When confronted, he told me that during his EA he thought that my mom ( been gone 7 yrs now) would be upset at him,, but admitted that he didn't even think of me.....


----------



## HerToo (Oct 3, 2011)

Of course he's concerned about who knows. And the reason he is is because of what he did. You can't separate the two.

Did he confess to you after you caught him? I confessed to my wife when I was caught. I haven't told anyone else (except my counselor). Neither has she (that I now of). That's been her request.

The only way he is going to feel better is to care about what you need to feel better. Otherwise, all he is doing is still hurting you. Tell him this, please. 

He's said he's sorry. Now he needs to act like he's sorry as well.

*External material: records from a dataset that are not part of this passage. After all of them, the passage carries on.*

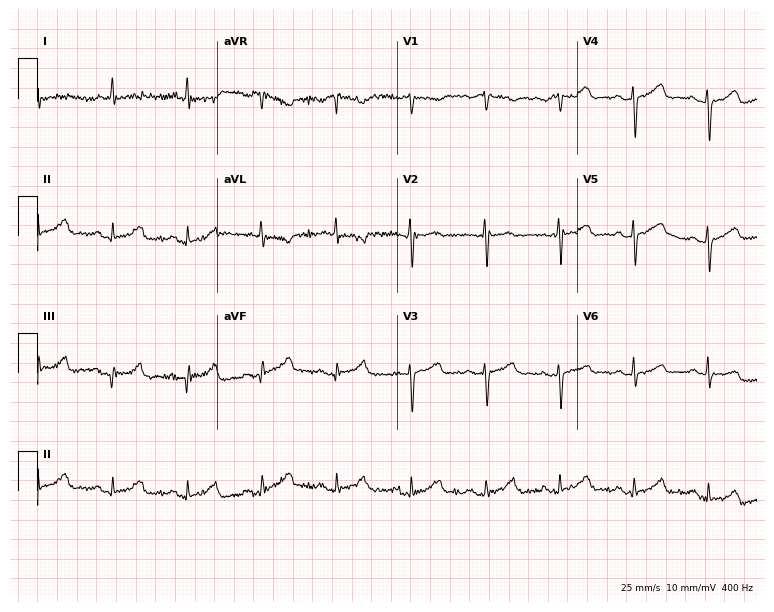
Resting 12-lead electrocardiogram. Patient: a 60-year-old woman. Read as a normal ECG.
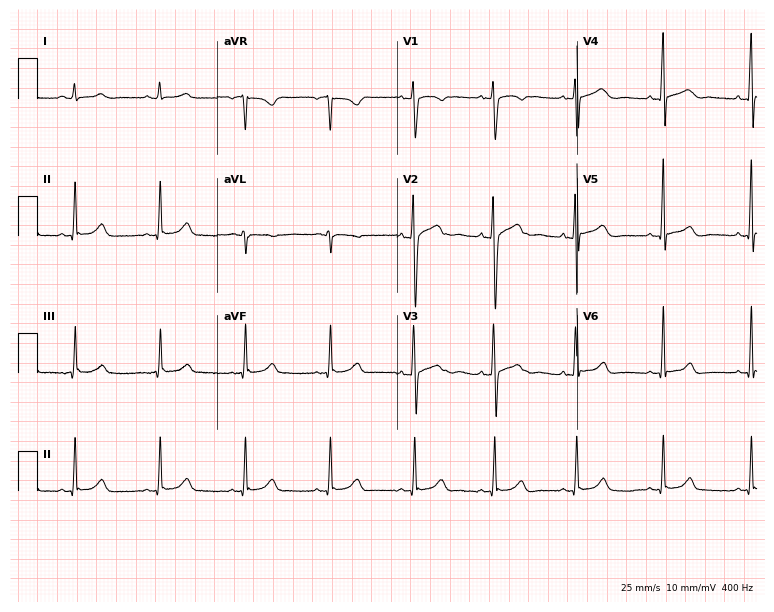
12-lead ECG from a 28-year-old female. Recorded interpretation: within normal limits.
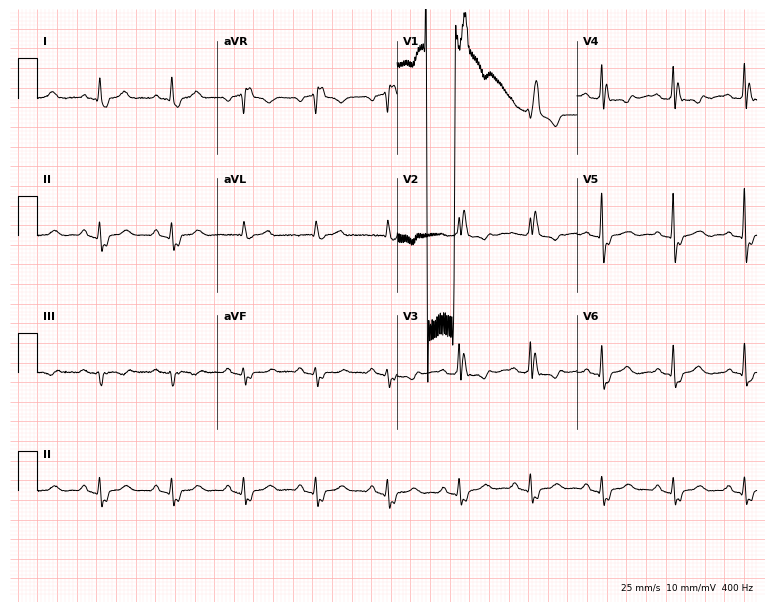
ECG (7.3-second recording at 400 Hz) — a male patient, 69 years old. Findings include right bundle branch block (RBBB).
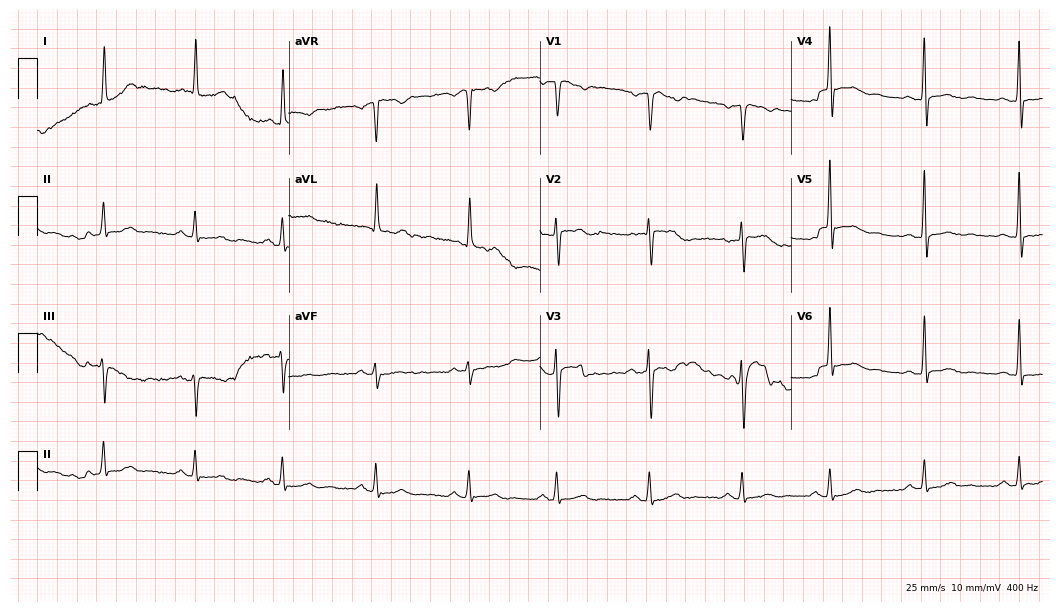
Resting 12-lead electrocardiogram. Patient: a woman, 53 years old. None of these six findings is recorded: first-degree AV block, right bundle branch block, left bundle branch block, sinus bradycardia, atrial fibrillation, sinus tachycardia. Other findings, if any, are not listed.
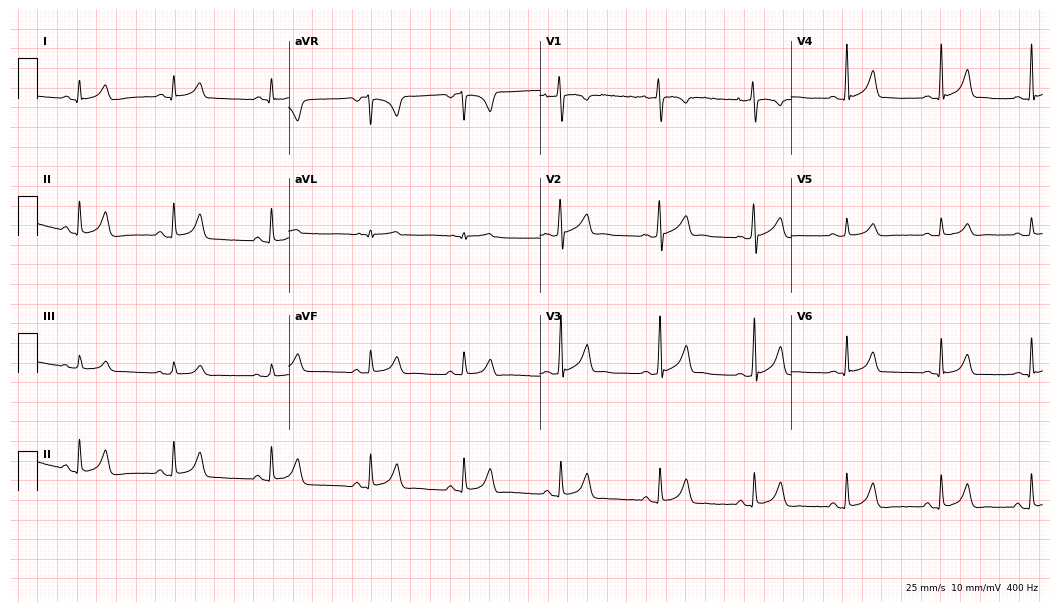
12-lead ECG (10.2-second recording at 400 Hz) from a female, 20 years old. Labelled as a normal ECG.
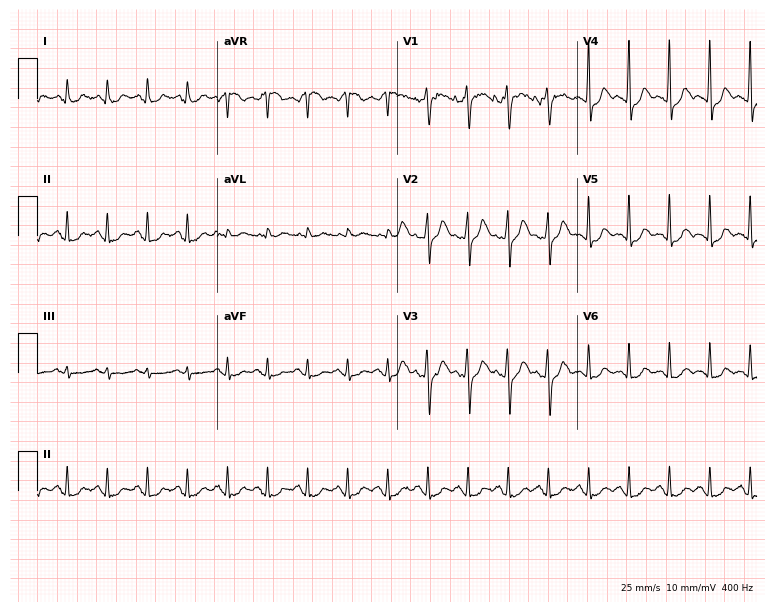
12-lead ECG from a female, 61 years old. Findings include sinus tachycardia (a sinus rate of 100 beats per minute or more).
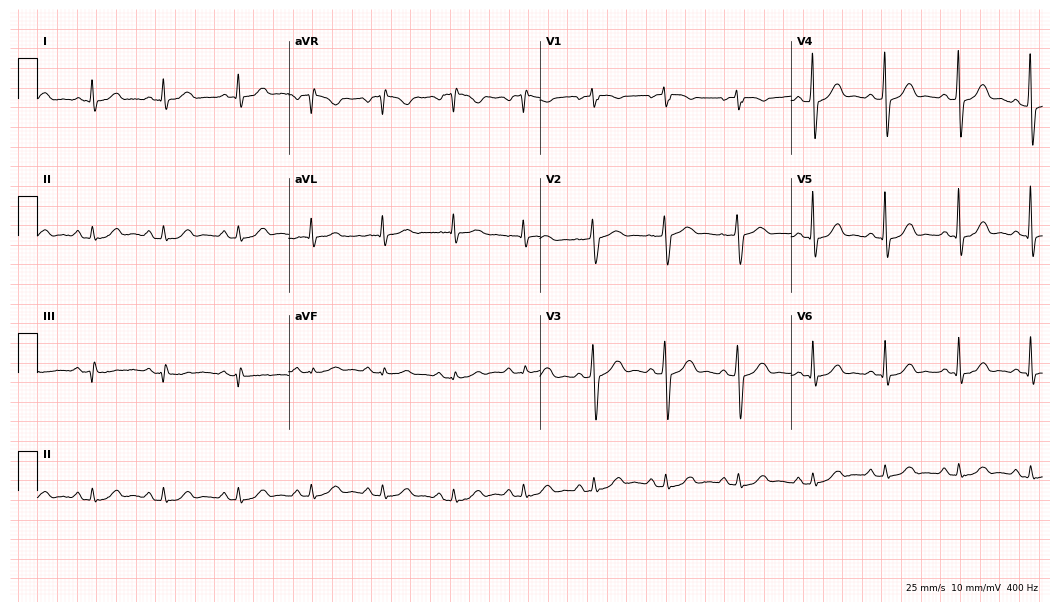
Resting 12-lead electrocardiogram (10.2-second recording at 400 Hz). Patient: a 71-year-old male. Read as a normal ECG.
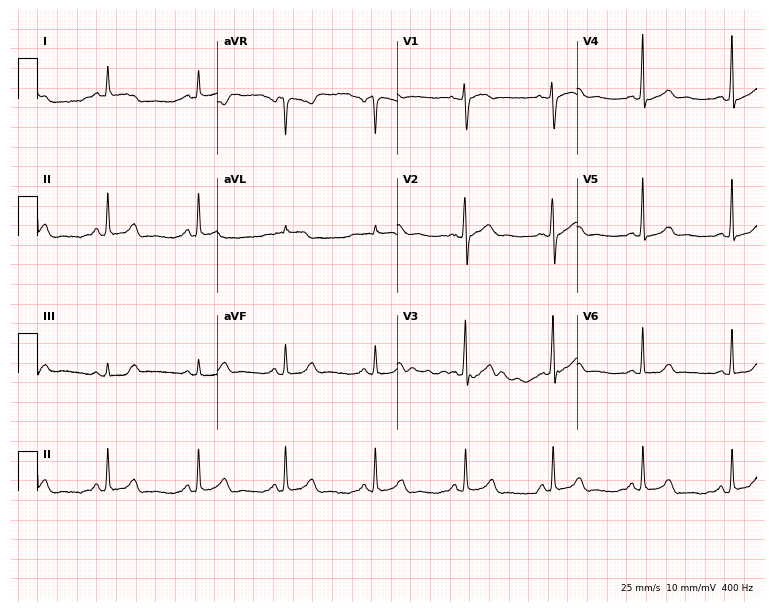
Electrocardiogram, a 36-year-old female. Of the six screened findings (first-degree AV block, right bundle branch block, left bundle branch block, sinus bradycardia, atrial fibrillation, sinus tachycardia), none is recorded.
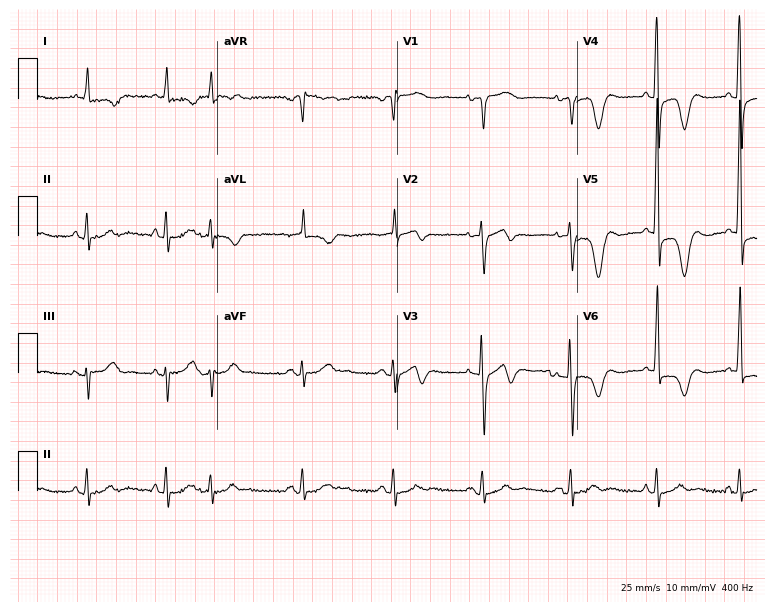
Resting 12-lead electrocardiogram (7.3-second recording at 400 Hz). Patient: a male, 82 years old. None of these six findings is recorded: first-degree AV block, right bundle branch block (RBBB), left bundle branch block (LBBB), sinus bradycardia, atrial fibrillation (AF), sinus tachycardia.

The two need to be connected in order to be sincere. There's no avoiding it. 

As for thinking of your mom, he really was thinking of you. How could he not when he's thinking about YOUR mom? He knows that your mom would tell you what your H is doing, and how you need to leave him. He was thinking of the collateral damage he was doing. I can guarantee he was thinking of you. I did the same when I was in my EA. I was worried about my adult kids finding out. I thought that I could manage my wife since I was already successful at hiding the EA from her. I knew her every move, and how I had to act. As for family members, I couldn't control too much. So I had to worry about what they did, who they talked to, who they knew, and so on. 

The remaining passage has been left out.